This is a very standard result that can be found in almost all textbooks which provide an introduction to (un)countability. The most common proof uses Cantor's diagonal argument, which is echoed below.
Suppose $\mathbb{R}$ is countable. Then we can enumerate its elements as follows:
$$\mathbb{R} = \{ x_1, x_2, x_3, \cdots \}$$
(If $f : \mathbb{R} \to \mathbb{N}$ is a bijection then we can take $x_i = f^{-1}(i)$.)
Each $x_i$ has a unique decimal expansion in which infinite strings of $0$s are taken if there is any ambiguity. So write
$$\begin{align}x_1 &= n_1 + 0.d_{11}d_{12}d_{13} \cdots \\ x_2 &= n_2 + 0.d_{21}d_{22}d_{23} \cdots \\ x_3 &= n_3 + 0.d_{31}d_{32}d_{33} \cdots \\ &\ \vdots\end{align}$$
where $n_i \in \mathbb{Z}$ for each $i$ and $d_{ij} \in \{ 0, 1, \cdots, 9 \}$.

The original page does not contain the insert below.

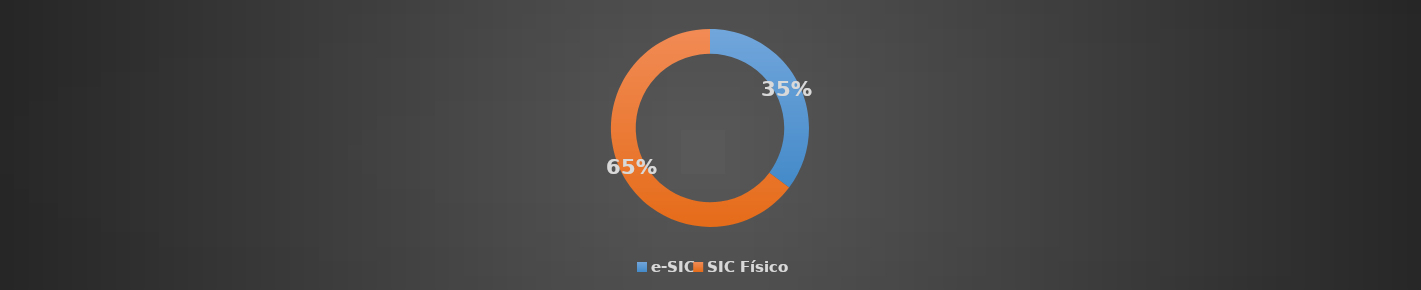
| Category | Total |
|---|---|
| e-SIC | 0.353 |
| SIC Físico | 0.647 |

Construct $x \in \mathbb{R}$ as follows. Let
$$x = 0.d_1d_2d_3\cdots$$
where $d_i = 0$ if $d_{ii} \ne 0$ and $d_i = 1$ if $d_{ii}=0$. Then in particular $d_i \ne d_{ii}$ for any $i$. Since $x \in \mathbb{R}$ and $\mathbb{R}$ is supposed to be countable, we must have $x=x_i$ for some $i$, but that would mean that $d_i = d_{ii}$... contradiction!